Markov Decision Process¶

A Markov Decision Process (MDP) introduces the concept of actions and rewards to the standard Markov model. At each time step, a decision maker (i.e. agent) finds itself in a certain state, based on which it selects an action. As a consequence of the action, the agent receives a reward, and finds itself in a new state. The transition probabilities depend on the prior state and action, as do the rewards. The set of unique states characterize the environment in which the agent operates. The states satisfy the Markov property, in that the transition to a given state depends only on the prior state and action, with the prior state assumed to include all information on past agent-environment interactions.

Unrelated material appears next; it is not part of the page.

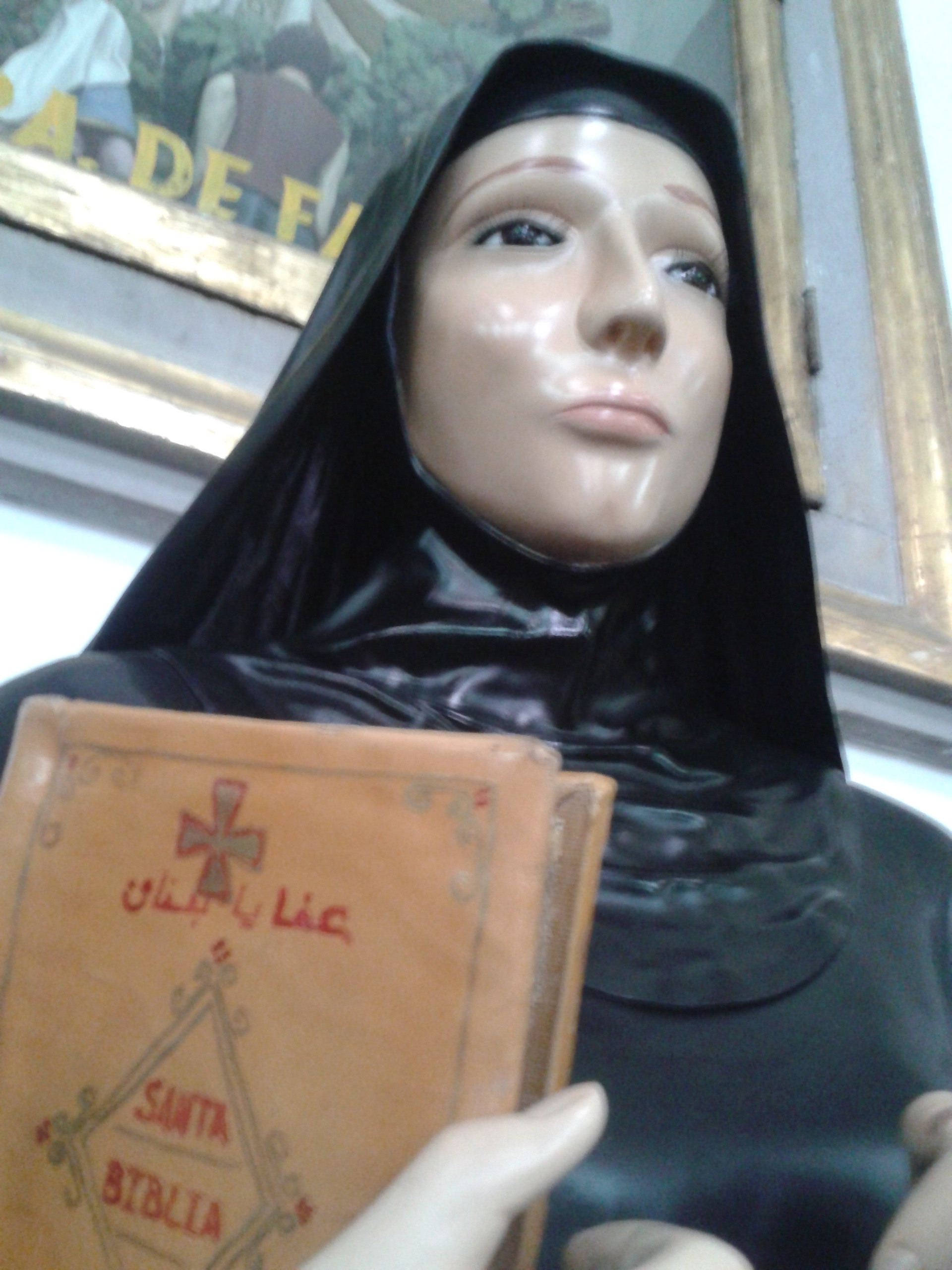 Figura de Rebeca de Himlaia, o St. Rafka, en la Catedral San Marón (Ntra. Sra. de Balvanera), Santuario San Charbel, en el Centro Histórico de la ciudad de México.

To illustrate an MDP, we will work with a variation of our activity example. Let’s suppose that being active or inactive are actions I take based on my health. If I am healthy, I can choose to be active (for which I get a positive reward $R$), or inactive (for which I get a small reward for being healthy $0.25R$). In being active, there is a small probability $\alpha$ that I may get injured. In the injured state, the only possible action is being inactive (i.e. resting), with a probability $\beta$ I may return to the healthy state, and a probability $1-\beta$ where I stay in the injured state. For each day in the injured state, I receive a negative reward ($-2R$). The set of start states, actions, end states, transition probabilities, and rewards are shown below. The notation $s$ refers to the current state, $a$ to the action taken from the current state, $s'$ to the next state, $p(s'|s,a)$ to the state transition probability to the next state given the current state and action, and $r(s,a,s')$ to the reward associated with the current state, action, and next state.^[4]

An illustration of the MDP process with states, actions and transition probabilities and rewards is shown below

Our goal in the MDP process is to take actions starting from an initial state that maximizes our total reward. We do so by navigating these loops (or rather specifying a simulation with an agent that navigates these loops) so that we can learn the optimal policy i.e. the action we need to take in each state to maximize our rewards.

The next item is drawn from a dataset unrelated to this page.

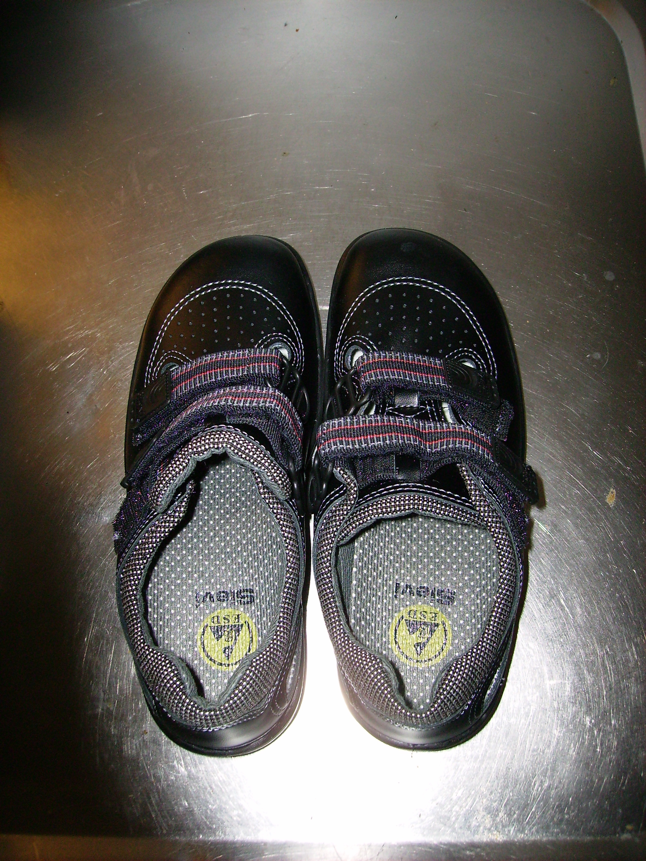 Arbetsskor

MDPs are an integral part of reinforcement learning (RL), and therefore play a role in the development of large language models (LLMs) where RL is used to improve the fine-tuning and reasoning capabilities of LLMs. They have also been applied to medical decision making and finance, among others.

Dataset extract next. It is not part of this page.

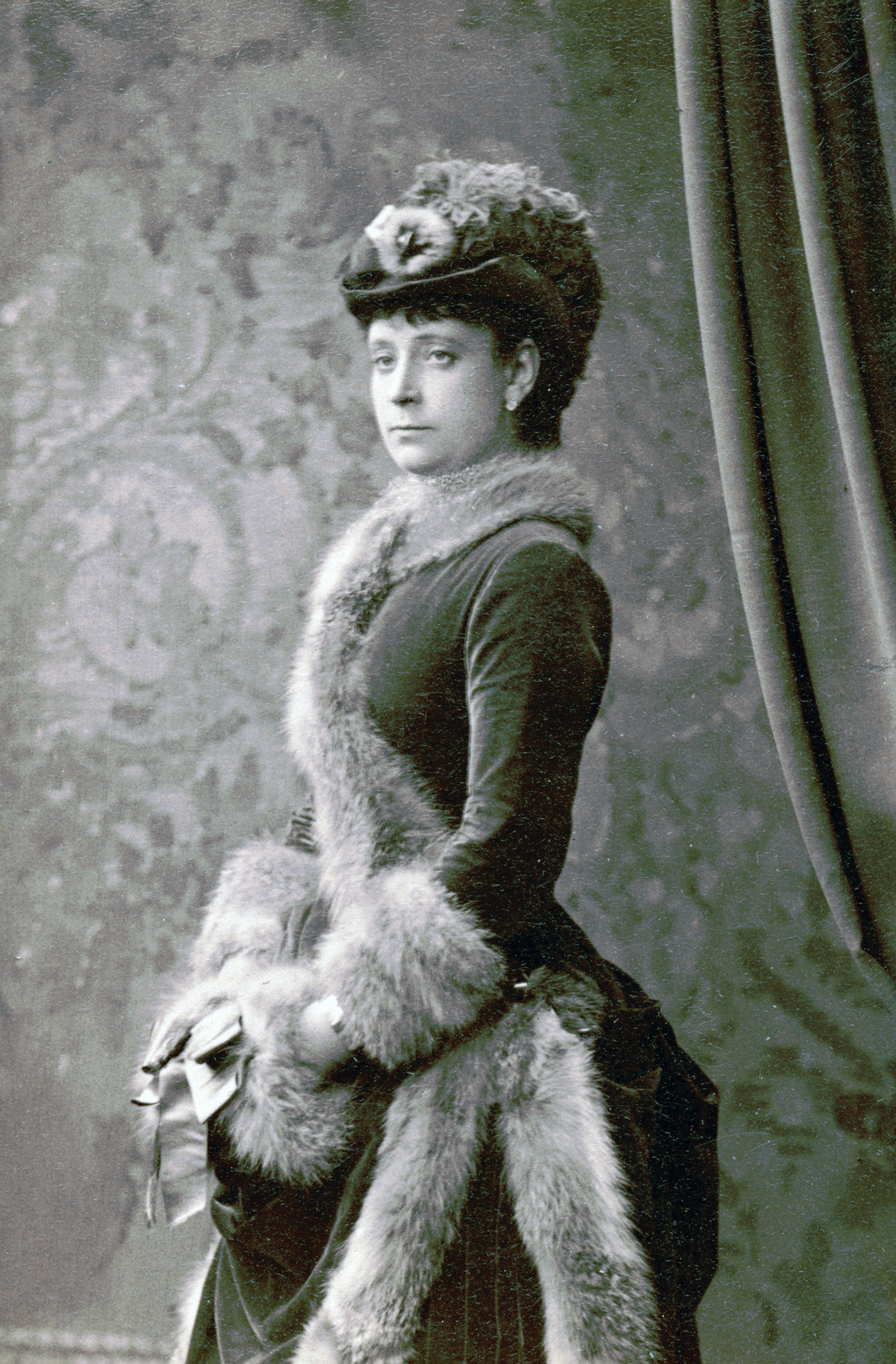 Lotten Dorsch-Bosin, skådespelare vid Nya teatern 1875

MDP and HMMs come together in Partially Observable Markov Decision Process (POMDP) which is like an MDP with rewards and actions, except the states are hidden, and we only have observations emitted by the states, much like what we have seen in HMMs. A grid explaining the distinction is shown below ^[5]

A detailed list of applications for POMDP can be found in this survey by Anthony Cassandra.

Wrap-up¶

Markov models span over a 100 year timeline starting with A. A. Markov’s first paper in 1906 to settle a mathematical (and possibly theological) score with a rival, to its varied manifestations and wide use today across technology, medicine, finance and society. Markov’s application of his chained probabilities to the text of Eugene Onegin stands as a precursor to its subsequent use in speech and language modeling, most recently in the refinement of large language models (LLMs) using reinforcement learning.

A quick note on references: I have linked to relevant papers and texts where I have mentioned them. There are a few that bear a particular mention. Brian Hayes article titled First Links in the Markov Chain in the March-April 2013 issue of American Scientist is an excellent introduction to Markov Chains and its history. The Life and Work of A.A. Markov by Basharin, Langville, and Naumov presents a detailed biography of A. A. Markov, as does Markov and the Birth of Chain Dependence Theory by E. Seneta, which further delves into the mathematical details of Markov’s 1906 paper. A description to Hidden Markov Models (HMM) would be incomplete without a reference to A tutorial on Hidden Markov Models and Selected Applications in Speech Recognition by L. Rabiner.